Instructions for the task. Once you reach the line containing "sample: Macrophage cells" in the entries below, write out that line and each one after it down to the line containing "sample: Cilia; mouse epididymis", exactly and with nothing added.

(Data shown Opens)

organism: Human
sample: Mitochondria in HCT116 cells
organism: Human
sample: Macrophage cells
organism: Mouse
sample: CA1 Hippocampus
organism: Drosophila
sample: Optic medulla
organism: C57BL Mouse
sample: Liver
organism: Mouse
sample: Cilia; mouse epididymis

(Data shown Closes)
(Data shown Opens)

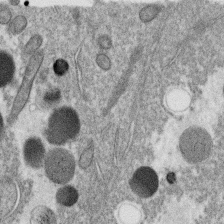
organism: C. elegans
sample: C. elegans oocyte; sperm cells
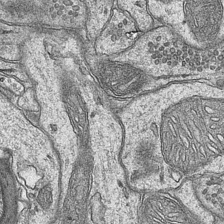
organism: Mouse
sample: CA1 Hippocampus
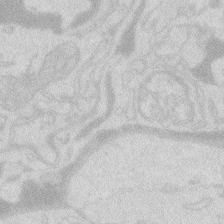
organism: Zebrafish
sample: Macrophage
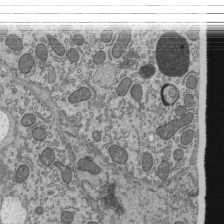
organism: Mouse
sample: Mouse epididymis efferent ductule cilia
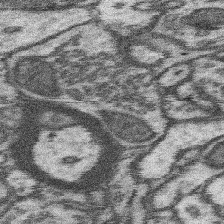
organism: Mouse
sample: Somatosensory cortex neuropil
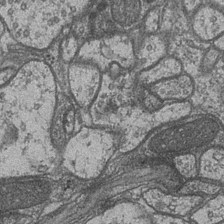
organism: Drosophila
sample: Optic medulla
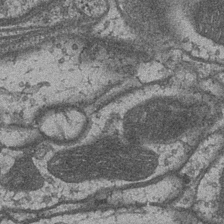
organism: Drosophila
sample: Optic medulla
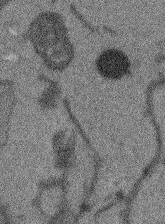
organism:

(Data shown Closes)

Task solution.
sample: Macrophage cells
organism: Mouse
sample: CA1 Hippocampus
organism: Drosophila
sample: Optic medulla
organism: C57BL Mouse
sample: Liver
organism: Mouse
sample: Cilia; mouse epididymis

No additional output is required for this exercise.